Die vergangene Woche endete mit einem Knaller: Die Bundeswettbewerbsbehörde (BWB) legte ihren lang erwarteten Bericht zu den Lebensmittelpreisen während der Inflation vor. Bei unzähligen Produkten gab es hier bekanntermaßen auffällige Preissprünge, fragwürdige Rabatte und enorme Steigerungen besonders bei den Eigenmarken – zeitgleich bei mehreren Händlern.
"Insgesamt gibt es keine Hinweise dafür, dass vor dem Hintergrund steigender und hoher Inflation versucht worden wäre im Untersuchungszeitraum die Handelsspannen zu vergrößern", lautet das Fazit der BWB. Die Supermarktketten haben sich also nicht an den Preisen ungerechtfertigt bereichert. Gleichzeitig wird aber auch von "schwarzen Praktiken" des Lebensmittelhandels zu Lasten seiner Lieferanten gesprochen, berichtet das "Ö1-Morgenjournal".
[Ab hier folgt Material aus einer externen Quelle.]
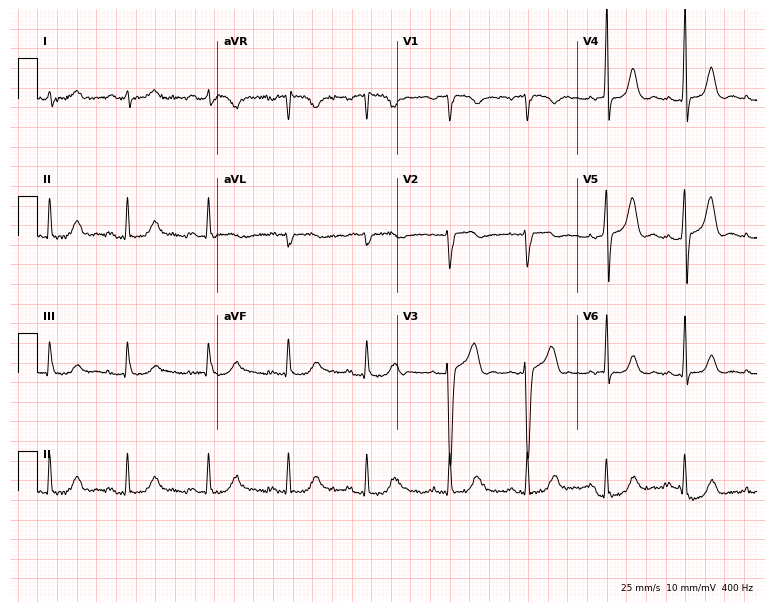
Standard 12-lead ECG recorded from a 37-year-old male patient (7.3-second recording at 400 Hz). None of these six findings is recorded: first-degree AV block, right bundle branch block (RBBB), left bundle branch block (LBBB), sinus bradycardia, atrial fibrillation (AF), sinus tachycardia. Only these six findings were labelled.
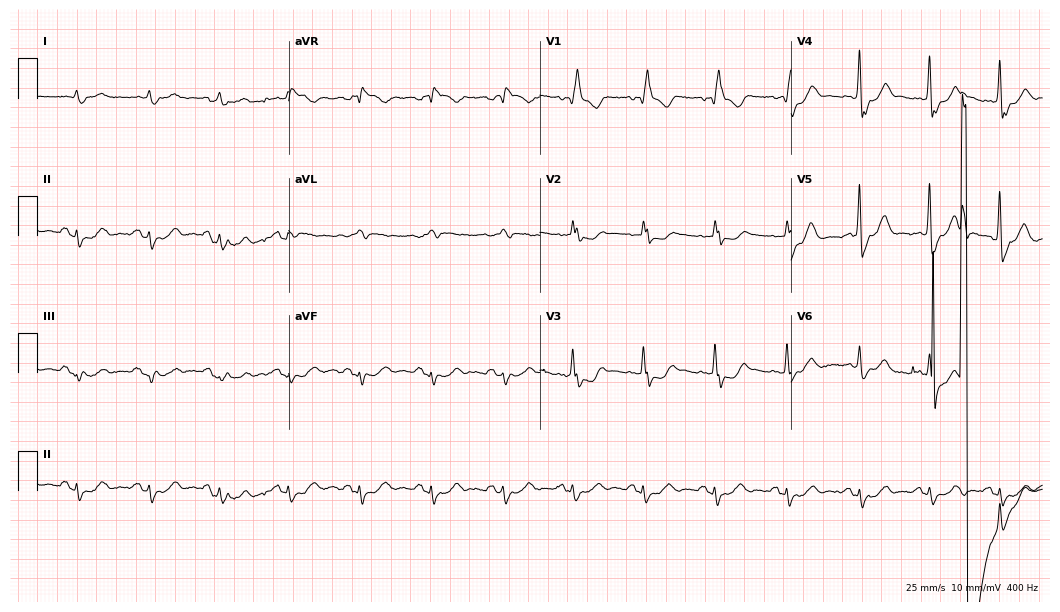
Standard 12-lead ECG recorded from a man, 82 years old. None of these six findings is recorded: first-degree AV block, right bundle branch block, left bundle branch block, sinus bradycardia, atrial fibrillation, sinus tachycardia.

Katharina Koßdorff vom Fachverband Lebensmittelindustrie sieht ihre Beobachtungen der letzten Jahre bestätigt. Zum einen, dass der Handel eine starke Verhandlungsmacht hat. "Und zum anderen, dass Lieferanten im hohen Ausmaß mit unlauteren Handelspraktiken konfrontiert sind", sagt sie auf Ö1.
Dazu zählen einseitige Vertragsänderungen, Zahlungen ohne Lieferungen oder für unverschuldeten Qualitätsverlust, obwohl all das eigentlich gesetzlich verboten ist. Rabattaktionen müssen zum Teil sogar gänzlich von Lieferanten bezahlt werden. Das ist ein nicht unwesentliche Brocken, 40 Prozent beträgt der Rabattanteil am österreichischen Markt.
Günter Thumser vom Markenartikelverband ergänzt, "dass der Handel in den letzten zwei, drei Jahren vehement Wünsche nach Kostenübernahme im Sinne von Preisanpassungen den Herstellern gegenüber einfach abgelehnt hat". Seit den Preissprüngen bei Energie, Transport und Co. war dann im wahrsten Sinne des Wortes "kein ökonomisches Fleisch mehr".